Sinirle ortak salona geçip kendimi koltuğa attım.Kafamı geriye atıp sakinleşmek adına gözlerimi kapattım.Uzunca iç çekip ayaklarımı masanın üzerine koydum.Birkaç adım sesi gelince tek gözümü açtığımda çapulcuları gördüm.James yanıma oturunca uzattığım ayaklarımı çekip ona 'Ne oldu?' dercesine bakınca boynunu kaşıdı

"Resmini gördüm.Sana benziyordu.Kimdi o?"

Gözlerimi devirip

"Seni ilgilendirmez Potter."

Kaşlarını çattı

"Kim-"

Bedenimle birlikte ona döndüm.Sinirle kaşlarımı çatıp

"Kes sesini.Burnunu benim hayatıma sokma."

Siyah saçlı oğlan bana döndü.Gözlerindeki merak duygusunu saklayamamıştı yada öyle bir gayreti yoktu

"Hadi ama söylesen birşey kaybetmezsin."

Ona bakıp alayla güldüm.İki günlük tanışmışlığımız varken kendilerini ne sanıp beni sorguya çekiyorlardı

"Ne ara insanların özel hayatıyla ilgilenir oldunuz acaba?"

Cevap gelmedi.Hıhladım.

"Bak adını bilmiyorum ama seninde hayatının karanlık bir geçmişi olmuştur elbette.Kardeşim dediğin insanlara bile anlatmadığın sırların yada anıların olmuştur."

Sinirle kaşlarını çatarak bana baktı.Damarına basmış olmalıydım ki gözlerindeki merak duygusu geçmiş yerini öfke almıştı

"Karanlık geçmiş derken neyi kastediyorsun!?"

"Kötü bir olay yaşamadan bahsediyorum.İnsanlar her anı mutlu geçirmez."

Kalkıp ortak salondan yavaş adımlarla ayrılacakken Evans kolumdan tuttu.Başımı ona çevirip baktığımda

"Türk kızı Profesör Slughorn seni odasına bekliyor.Seninle birlikte gelmemi istediğinden beraber gideceğiz."

Birlikte ortak salondan ayrıldık.İki adım arkasında kalacak şekilde yürürken bir anda durdu.
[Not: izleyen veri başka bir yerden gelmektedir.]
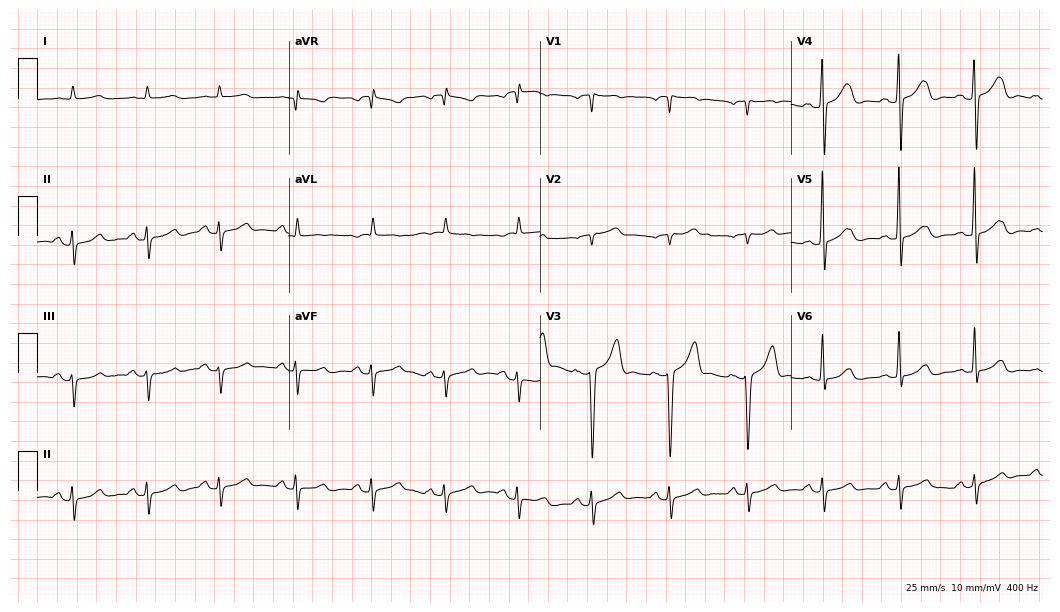
Electrocardiogram (10.2-second recording at 400 Hz), a man, 85 years old. Of the six screened findings (first-degree AV block, right bundle branch block, left bundle branch block, sinus bradycardia, atrial fibrillation, sinus tachycardia), none is recorded.

"Sana Türk kızı demek istemiyorum.Adın ne?"

"Eylül.Senin adın ne Evans?"

Kızın gözleri şokla açılırken (sinsice gülümsedim ama o anlamadı) gülümsedim

"Nezaketen sordum zaten.Görsel hafızam işitsel zekam kadar iyidir."

"L-lily."

Bir daha konuşmadık.Ne o ne de ben.Sadece adım seslerimiz duyuluyordu koridorda.Birkaç dakikaya tahta kapının önüne gelmiştik.Evans kapıyı tıklatıp 'gel' komutu gelince kapıyı açtı.Birlikte içeri girip kapıyı kapattım

"Oturun kızlar."

Tekli koltuklara oturduğumuz da bana döndü ve konuşmaya başladı

"Adın Eylülmüş doğru mu?"

"Evet Profesör."

İç çekti

"Olayı birde senden dinlemek istiyorum."

Gözlerimi devirmek istesem de karşımda Profesör olduğundan nefes alıp anlatmaya başladım

"Profesör ben ve James iksir dersinde ortak iksir yaptık.Erken bitirdiğimizden dolayı bende parşömen çıkartıp annemin gençlik halini çizdim.Sınıftan çıkınca Slytherinli grup gelip elimdeki parşömeni aldı ve nazik bir dille geri vermelerini söylesem bile vermediler.Kız bana sersemletme büyüsünü attı.Hafifçe kenara çekilip bende Stupefy büyüsünü attım sonrasında zaten Profesör Mcgonagall geldi."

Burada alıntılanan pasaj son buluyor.